This is a great summary of how mobile is viewed in the marketing world and why it needs to be put forward in the marketing budgets’ priority list. Article from Clickz. Enjoy!
Reviewing campaigns from Coca-Cola, MasterCard, Walmart, and AT&T, the Mobile Marketing Association measured mobile’s impact scientifically, and found that a bigger mobile budget will lead to greater ROI.

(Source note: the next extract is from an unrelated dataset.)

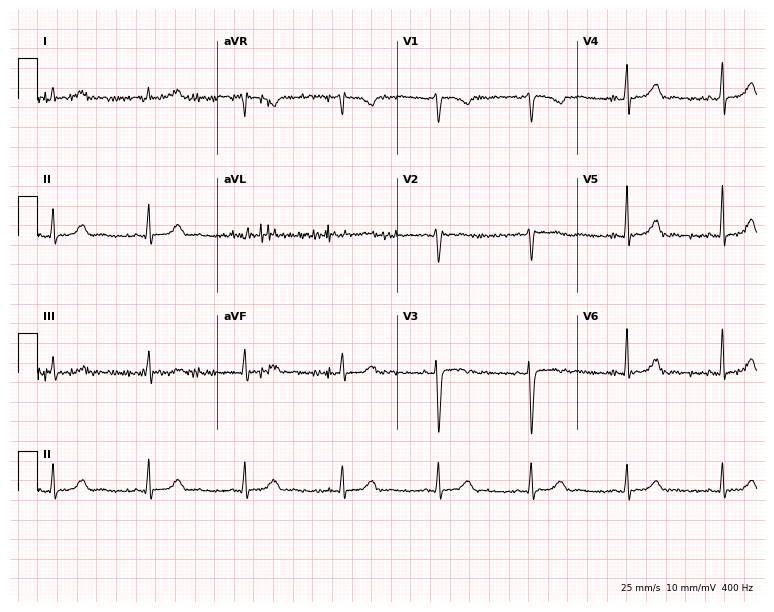
Standard 12-lead ECG recorded from a 45-year-old female patient. None of these six findings is recorded: first-degree AV block, right bundle branch block, left bundle branch block, sinus bradycardia, atrial fibrillation, sinus tachycardia.

A new study from the Mobile Marketing Association (MMA), the Smart Mobile Cross Marketing Effectiveness (SMoX) Report, examines every dollar spent in campaigns from four major brands – Coca-Cola, Walmart, MasterCard, and AT&T – to scientifically assess the value of mobile ad spend. The report’s findings show that mobile generates results across all stages of the purchase process, from raising brand awareness to driving more sales.
For example, when Coca-Cola launched its campaign Gold Peak Tea, mobile accounted for 6 percent of the sales despite only making up 5 percent of the budget. According to the study, if Coke had allocated 10 percent of its budget to mobile instead, the soft drink giant would have seen an extra 4 percent in sales – enough bottles to line up from New York City to Toronto.
During an MMA Forum panel, Tom Daly, group director for global connections of Coca-Cola, said that while marketers intuitively know about mobile’s importance, they want hard numbers before they change their budgets.
“[Marketers] don’t have the fact-based foundation to kind of adjust what they’re doing,” Daly said, on his decision to participate in the study. “These are real dollars and real capital investment – there’s a lot on the line. It was really important to bring a set of facts to the discussion.”
According to the MMA, dedicating just 8 percent of its budget to mobile would help MasterCard reinforce its image as a good card to carry while traveling by seven times.
“I was surprised at how effective [mobile ads] were in relation to other media,” said Adam Broitman, vice president of global digital marketing for MasterCard. “We could make a big impact very quickly with video and social, but unless we change the creative, we’re just wasting money.”
Broitman said that while he does plan to make mobile a bigger budgetary priority, it can’t happen overnight. Daly agreed, pointing out that operations and creative development have to change, while agencies have to be on the same page, as well. “There are also decades of muscle memory around TV,” he added.
The study also found that ads that contain audio, video, and social components, as well as native advertising, all drive significantly more return on investment (ROI) than a standard mobile display ad.
Another big ROI booster, according to the report, was adding location targeting. When Walmart experimented with audience targeting – sending ads to consumers who have visited the store in the past – it didn’t find a significant increase in foot traffic. However, using proximity targeting to reach people within range of the store proved 1.5 times more effective for the retailer.
According to Rex Briggs, chief executive (CEO) of Marketing Evolution, which provided analysis for the study, mobile has been treated like the red-headed stepchild of the digital world.
“It actually has some very specific characteristics that are not possible in other media channels,” Briggs said. “It’s not that mobile is a stepchild; it’s more like the princess.”